Barkcloth Odyssey

Barkcloth: One of the Oldest Fibers in Human's Clothing History

Long before cotton threads arrived in Central Sulawesi, the people used to wear barkcloth as their daily clothes. It was made from the tree bark of certain kind of plants, including paper mulberry (broussonetia papyrifera), ficus, and breadfruit (artocarpus altilis) among other species.

In this region, barkcloth has always been an integral part in the lives of the people, particularly in the four main valleys encircle the mountainous range which is now called the Lore Lindu National Park – Bada, Besoa, Napu and Kulawi valleys.

Slowly the use of barkcloth had become a rarity, replaced by cotton and synthetic fabrics mainly due to practicality and economy consideration, which began around the arrival time of colonialism, foreign traders, and religious missionaries in Central Sulawesi in early 19th century.


Since 2015, we've been walking with barkcloth artisans of the Bada Valley. Started with 2 individual artisans, we have now worked with 20+ barkcloth artisans in 4 villages. Progressing one step at a time, we are glad to have some youths joined in, working together to revive, sustain, and celebrate this ancestral heritage of Ranta, what barkcloth is called in Bada Valley.


How We Made Our Barkcloth

There were at least 18 species of plants historically recorded as barkcloth materials. We mainly work with Béa (paper mulberry / broussonetia papyrifera), followed by five other species seasonally, Nunu (ficus), Malo, Hohawa, Tepulu, and Kalekau. Paper mulberry being the main role for their cultural significance and ecological values, which includes the ability to grow and regenerate, and how beneficial they are for the land.

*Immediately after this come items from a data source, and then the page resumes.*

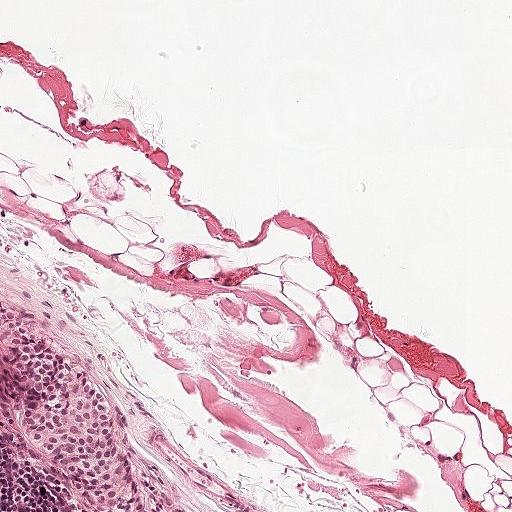
Lymph node section stained with H&E, from a whole-slide image of a breast-cancer sentinel node. Magnification about 10×, about 0.5 mm across the frame, about 0.97 µm per pixel.
Question: Is any metastatic breast cancer visible in this crop?
Answer: Yes.
Metastatic tumour outline, simplified to 13 points and listed clockwise in crop pixels (x, y): (0, 301), (17, 310), (32, 331), (80, 368), (108, 399), (127, 456), (139, 473), (143, 511), (84, 511), (54, 464), (34, 450), (22, 398), (0, 351).
About 5% of this field is tumour.
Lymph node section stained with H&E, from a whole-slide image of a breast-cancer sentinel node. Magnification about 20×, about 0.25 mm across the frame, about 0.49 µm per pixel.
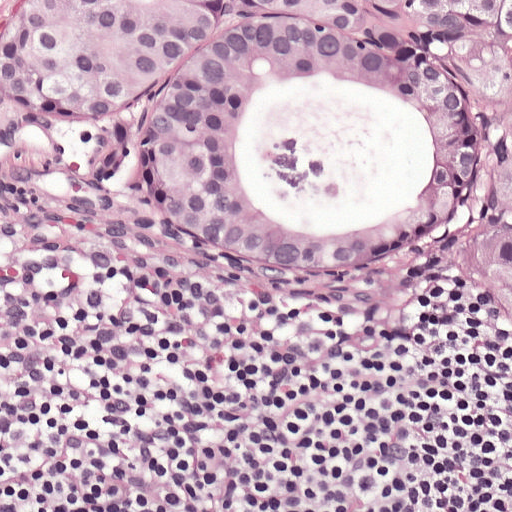
The outlined metastatic tumour's edge, as a closed clockwise path of 13 points: (0, 0), (511, 0), (511, 329), (464, 280), (402, 263), (320, 276), (228, 268), (164, 232), (138, 198), (131, 118), (90, 130), (10, 112), (0, 99).
Tumour covers about 45% of the frame.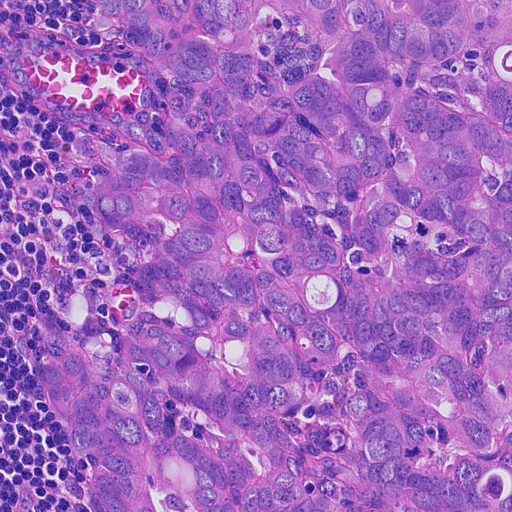
Lymph node section stained with H&E, from a whole-slide image of a breast-cancer sentinel node. Magnification about 20×, about 0.23 mm across the frame, about 0.45 µm per pixel.
One metastatic tumour region; its boundary, reduced to 21 corners and listed clockwise: (511, 0), (511, 511), (92, 511), (91, 451), (80, 455), (67, 436), (38, 370), (43, 346), (65, 339), (108, 356), (132, 318), (129, 274), (144, 254), (86, 210), (85, 188), (106, 146), (129, 149), (150, 69), (118, 33), (96, 29), (93, 6).
About 80% of this field is tumour.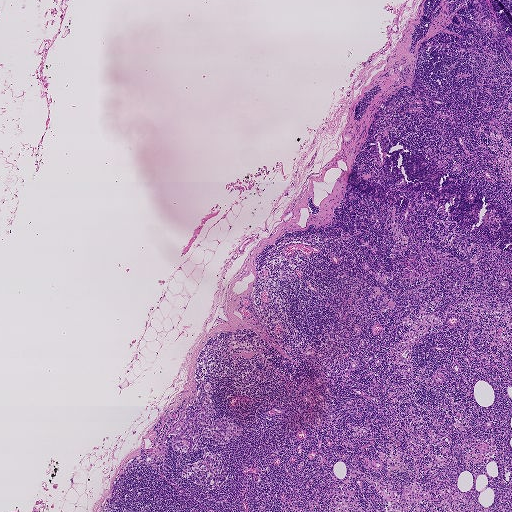
This is a crop of a whole-slide image: an H&E-stained breast-cancer sentinel lymph node section at roughly 2.5× magnification (about 3.6 µm per pixel; the crop spans about 1.9 mm).
The outlined metastatic tumour's edge, as a closed clockwise path of 20 points: (206, 392), (215, 401), (213, 406), (219, 409), (211, 417), (232, 418), (242, 429), (241, 434), (238, 439), (231, 438), (222, 444), (202, 436), (197, 450), (187, 453), (174, 451), (172, 435), (178, 436), (183, 423), (201, 411), (196, 406).
The annotated tumour makes up under 5% of the crop.
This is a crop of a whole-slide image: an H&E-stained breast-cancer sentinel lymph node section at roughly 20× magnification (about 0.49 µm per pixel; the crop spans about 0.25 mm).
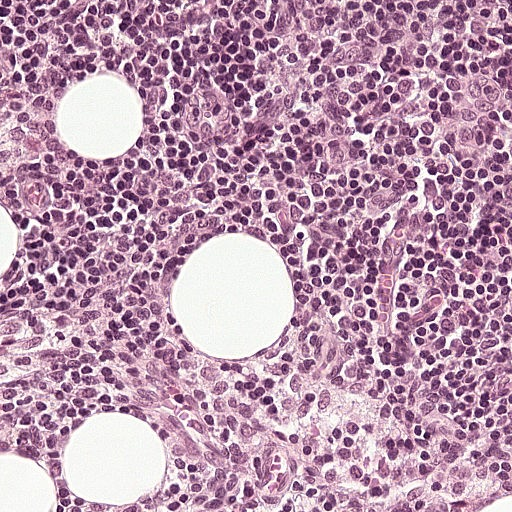
Question: Does this lymph node field contain metastatic tumour?
Answer: No. No metastatic tumour is outlined in this field.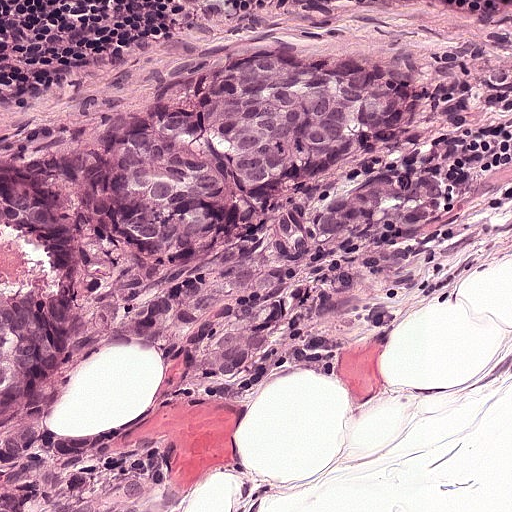
This is a crop of a whole-slide image: an H&E-stained breast-cancer sentinel lymph node section at roughly 20× magnification (about 0.49 µm per pixel; the crop spans about 0.25 mm).
Question: Trace the edge of each tumour region in this crop, as (x, y) points from 0 to 511.
Answer: Metastatic tumour outline, simplified to 24 points and listed clockwise in crop pixels (x, y): (248, 44), (400, 76), (418, 146), (454, 190), (452, 220), (317, 270), (221, 402), (150, 394), (140, 348), (98, 348), (50, 376), (42, 426), (160, 457), (176, 500), (0, 511), (0, 162), (45, 188), (83, 341), (148, 310), (175, 270), (172, 252), (120, 227), (104, 186), (131, 92).
The annotated tumour makes up about 40% of the crop.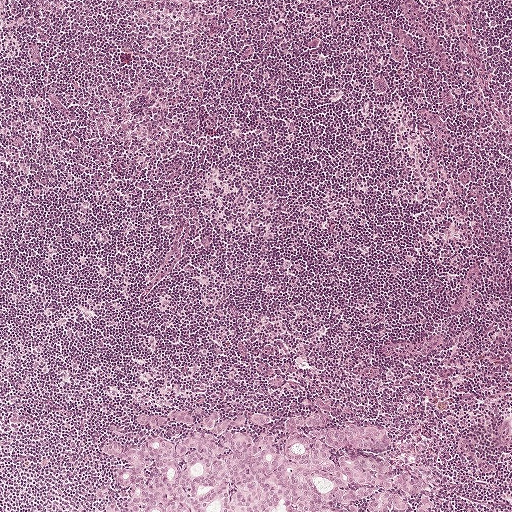
A 1-mm field of an H&E-stained sentinel lymph node from a breast-cancer patient (whole-slide image), shown at about 5×, about 1.9 µm per pixel.
Metastatic tumour outline, simplified to 23 points and listed clockwise in crop pixels (x, y): (176, 405), (227, 416), (251, 410), (277, 420), (324, 411), (334, 422), (364, 422), (388, 432), (395, 446), (387, 456), (424, 478), (433, 511), (106, 511), (98, 498), (101, 488), (124, 493), (115, 459), (102, 451), (112, 442), (136, 445), (143, 434), (137, 415), (163, 414).
About 10% of this field is tumour.
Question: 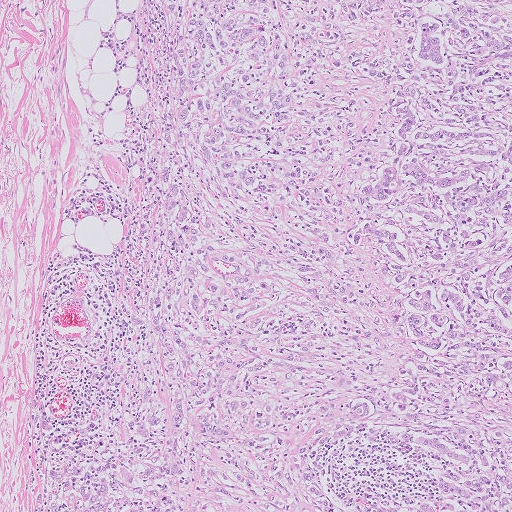
About what magnification does this crop show?

Choices:
 (A) about 20×
 (B) about 10×
 (C) about 2.5×
 (D) about 40×
 (E) about 5×

Answer: (E) about 5×
A 1.0-mm field of an H&E-stained sentinel lymph node from a breast-cancer patient (whole-slide image), shown at about 5×, about 2.0 µm per pixel.
Tumour region outline (a closed clockwise path, crop pixels): (160, 0), (511, 0), (511, 511), (33, 511), (50, 434), (78, 416), (124, 294), (164, 41).
The annotated tumour makes up about 75% of the crop.
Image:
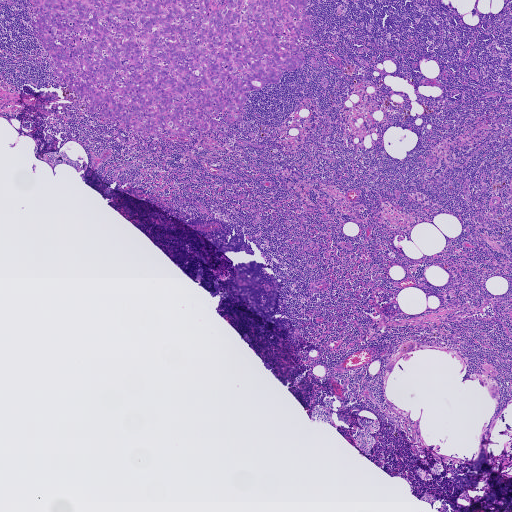
This is a crop of a whole-slide image: an H&E-stained breast-cancer sentinel lymph node section at roughly 2.5× magnification (about 3.6 µm per pixel; the crop spans about 1.9 mm).
Question:
Where is the metastatic tumour in this field?
Answer:
Metastatic tumour outline, simplified to 17 points and listed clockwise in crop pixels (x, y): (28, 0), (309, 0), (315, 31), (298, 40), (302, 66), (245, 92), (240, 121), (228, 122), (227, 110), (210, 116), (215, 127), (194, 127), (188, 138), (147, 137), (89, 113), (89, 96), (53, 75).
About 10% of the image area is annotated as tumour.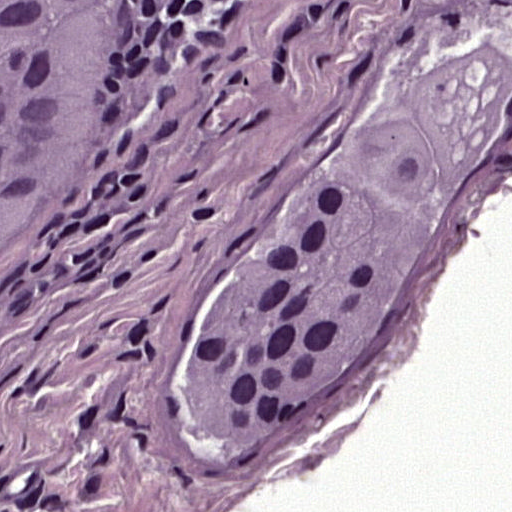
Lymph node section stained with H&E, from a whole-slide image of a breast-cancer sentinel node. Magnification about 40×, about 0.12 mm across the frame, about 0.24 µm per pixel.
Question: Describe where the metastatic carcinoma lies in this crop.
Answer: Outlines of two tumour regions, largest first (closed clockwise paths, crop pixels): region 1: (479, 14), (508, 73), (420, 236), (402, 327), (337, 390), (260, 441), (169, 419), (178, 329), (233, 254), (303, 195), (362, 125), (418, 37); region 2: (0, 0), (139, 0), (129, 75), (58, 247), (0, 316).
About 35% of this field is tumour.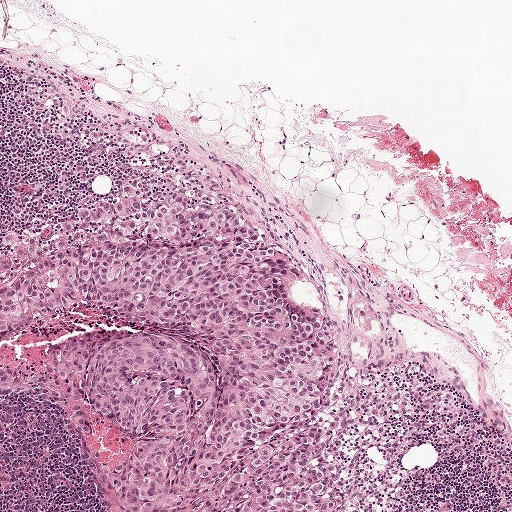
A 1-mm field of an H&E-stained sentinel lymph node from a breast-cancer patient (whole-slide image), shown at about 5×, about 1.9 µm per pixel.
One metastatic tumour region; its boundary, reduced to 8 corners and listed clockwise: (126, 183), (226, 197), (311, 270), (345, 330), (360, 474), (391, 511), (0, 511), (0, 240).
The annotated tumour makes up about 40% of the crop.

Our paper mulberry trees are planted, nurtured, and ethically-harvested by Topobéa (barkcloth artisans) in their own garden and orchards in Bada Valley. This eases them to access the raw materials when they need some to make the Béa barkcloth, which usually takes place at their home or wooden hut in the rice field.

Here's the flow of Ranta Béa (paper mulberry barkcloth) making process.

The process of some special-intended barkcloth, such as for wedding attires, are even more intricate as they require specific method of traditional natural dyeing and hand-painting process.


How We Made Our Barkcloth Bags and Accessories

Our barkcloth products are designed using the "mindful-creation-follow-materials" approach, with inspirations gathered from the wholeness of womanhood, the exquisite Indonesian arts and crafts, as well as daily life's particles that we called sprinkles of magic instead of mundane.

In our studio in Ubud, Bali, some of the barkcloth are naturally-dyed with plants and earth pigments.

In assembling the barkcloth, we make the most efficient cuttings and zero-waste patterns, respecting the elaborate process of the barkcloth itself, as much as striving for sustainable design and responsible production.

From prototype to final result, we work our best and keep doing improvements to create authentic, impactful heartmade goods and wearable poetry, before they land gracefully in your hands.